*** Extracted information ***
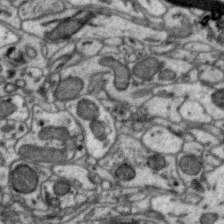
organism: Zebra finch
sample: Brain
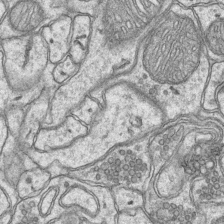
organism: Mouse
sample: CA1 Hippocampus
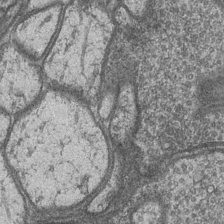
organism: Drosophila
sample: Optic medulla
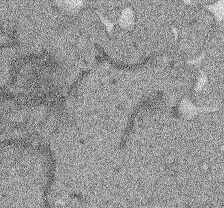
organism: Human
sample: HeLa cells
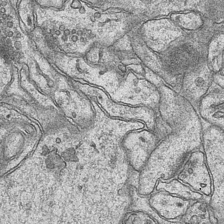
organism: Mouse
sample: CA1 Hippocampus
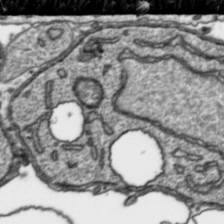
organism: Toxoplasma gondii
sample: Parasites in a vacuole inside a host cell
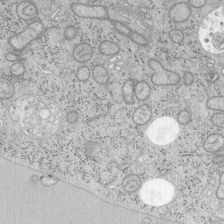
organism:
***
- _Work to be completed_
The records are to be duplicated in full and exactly, with images left out.

- _Completed task_
organism: Zebra finch
sample: Brain
organism: Mouse
sample: CA1 Hippocampus
organism: Drosophila
sample: Optic medulla
organism: Human
sample: HeLa cells
organism: Mouse
sample: CA1 Hippocampus
organism: Toxoplasma gondii
sample: Parasites in a vacuole inside a host cell
organism:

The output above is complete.